**PROBLEM DESCRIPTION**: Answer with one number only, the count of lines in the material below that hold "sample".

**MATERIALS PROVIDED**:
──────
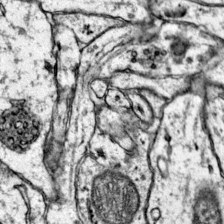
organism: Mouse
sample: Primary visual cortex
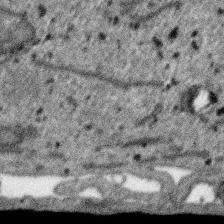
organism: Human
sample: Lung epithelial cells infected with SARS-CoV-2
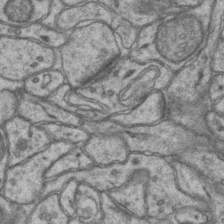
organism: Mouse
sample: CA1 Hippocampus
──────
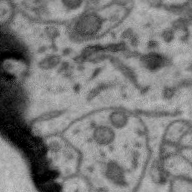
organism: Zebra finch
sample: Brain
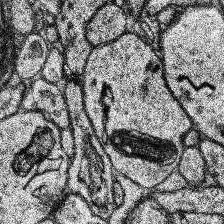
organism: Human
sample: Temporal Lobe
──────
**ANSWER BOX**: 5